Anna Gressel: I know, reunited at last, Katherine.

Katherine Forrest: Anna Gressel. Here she is back from wherever she's been.

Anna Gressel: Mm-hmm. I know.

Katherine Forrest: An undisclosed location.

Anna Gressel: I know. We're both back from our exciting secret travels. They're not so secret. For mine, they're like splashed all over social media, but it's super nice to be back together and talking about really an interesting topic today.

Katherine Forrest: Very, very interesting time right now in the world of technical developments. And in fact, there was one that occurred just before this episode. So we'll be talking a little bit about that but, we've been talking for a while on this podcast about changes on the horizon for how we interact with AI and what AI can do for us. And in some of our prior podcasts, we've talked about whether or not AI thinks. We've also talked about the concept of chain-of-thought and how that can actually improve the reasoning abilities of AI. We've talked about AI agents and which actions can be taken autonomously on a user's behalf. And we're going to combine some of those things today.

Anna Gressel: Yeah, I think some of that horizon scanning is actually what we love doing the most, partially why we indulge ourselves with it on the podcast, because we both really, really enjoy it. And so today we'll be talking about some recent developments from, as Katherine mentioned, Anthropic, but also OpenAI, DeepMind, DeepSeek around…

Katherine Forrest: I hadn't actually mentioned, oh did I mention the Anthropic one?

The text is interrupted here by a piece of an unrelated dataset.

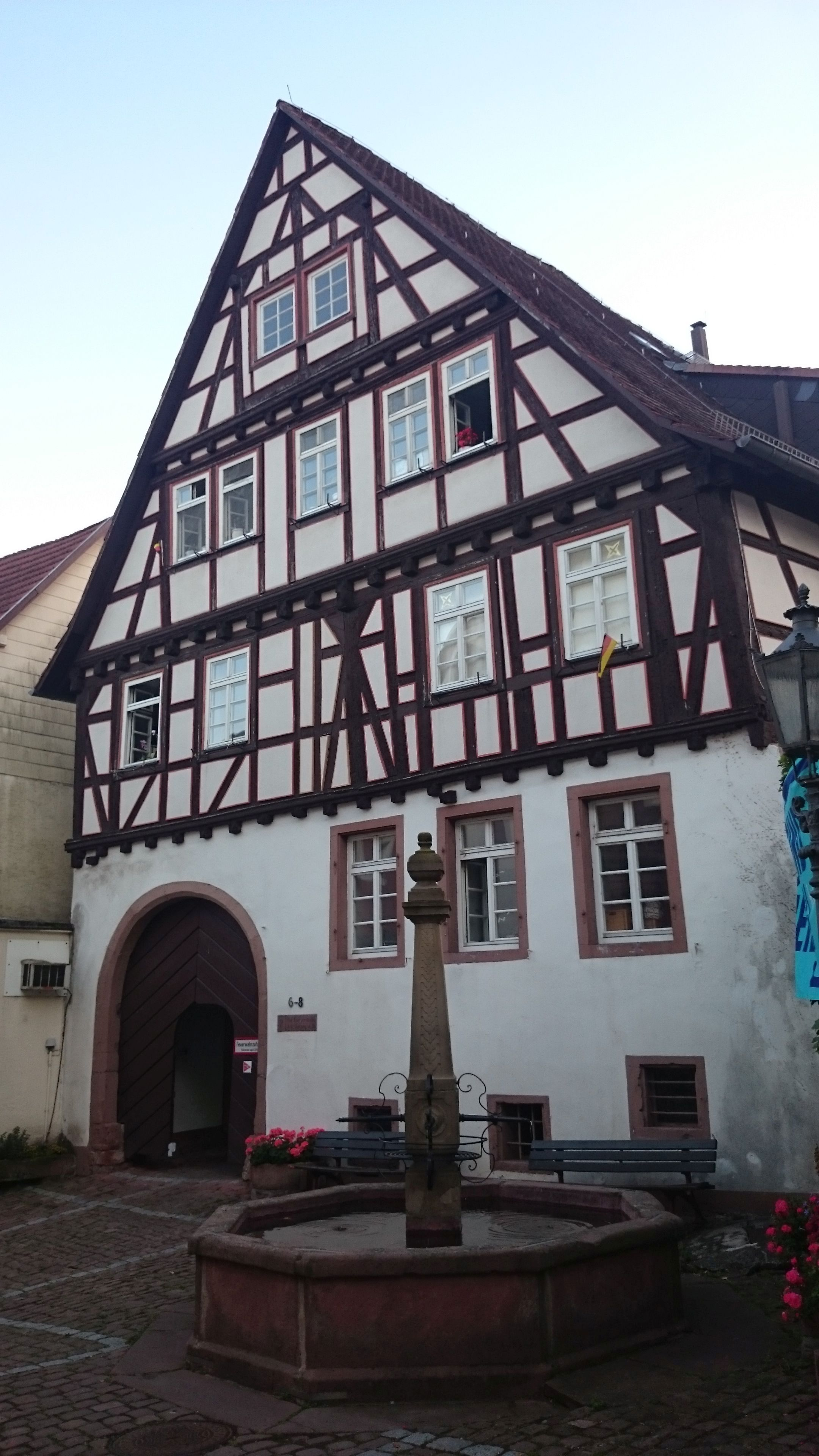 Neckarsteinach
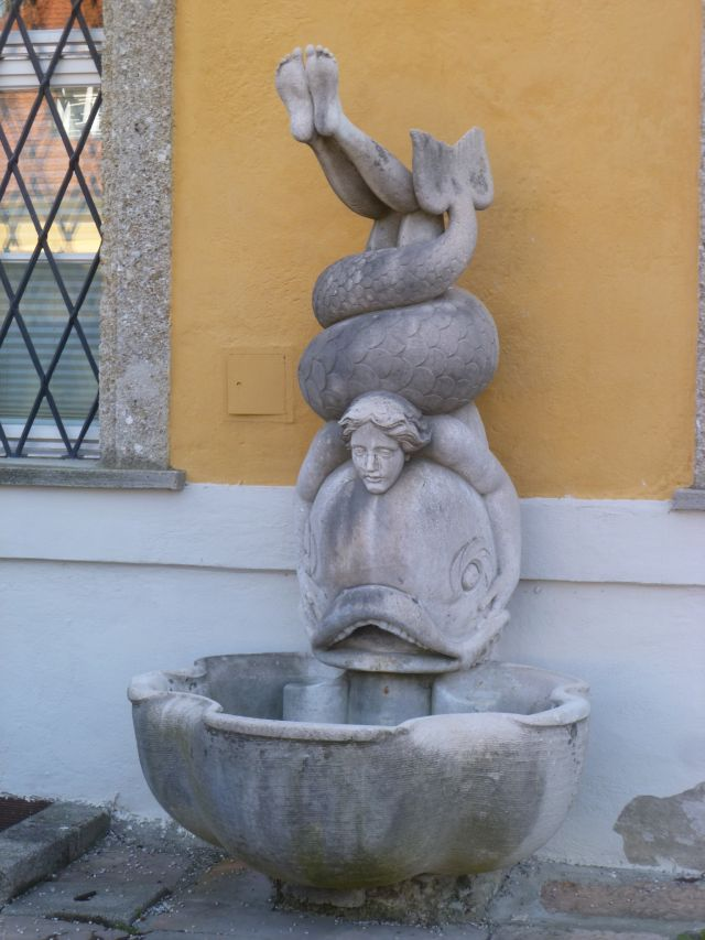 Frohnburg_-_Delphinbrunnen

Anna Gressel: You did mention it briefly.

Katherine Forrest: I said there was a tech development.

Anna Gressel: Oh, did you not mention it was Anthropic? Well, spoiler, spoiler.

Katherine Forrest: Okay, go for it.

Anna Gressel: Yeah, spoiler, it was Anthropic, I think, just today. We haven't even had a chance to dig into what they've done today. This is how fast everything moves. You know, we're recording one minute and there's a development like five minutes before we get on and it's hard to have time. But we're going to be talking a little bit about these end-to-end reasoning models that have been released over the past months, and several of the top AI labs have started releasing AI agents. We've talked about that. Katherine, why don't we dig in a little bit into these end-to-end reasoning kind of chain-of-thought research models.

Katherine Forrest: Yeah, and so we've got one now by OpenAI, DeepMind and DeepSeek. And then of course, the one that you spilled the beans about just before we went on air for this, Anthropic has now released its own reasoning model. For many observers, it may have appeared that these two fairly novel capabilities of both reasoning and action-taking, the reasoning, chain-of-thought, action-taking, agentic, were developing in their own sort of channels, right? And in their own ways. But common sense tells us, and just the velocity of change tells us, that things in this AI world tend to come together. And that when you put reasoning together with action, and you think about reasoning as an extension of action or action as allowing for additional reasoning, they come together. So AI researchers have been putting them together and they have taken these two separate computer science problems, if you were, and they have now really worked on different ways to put end-to-end reasoning together with agentic AI capabilities for autonomous reasoning.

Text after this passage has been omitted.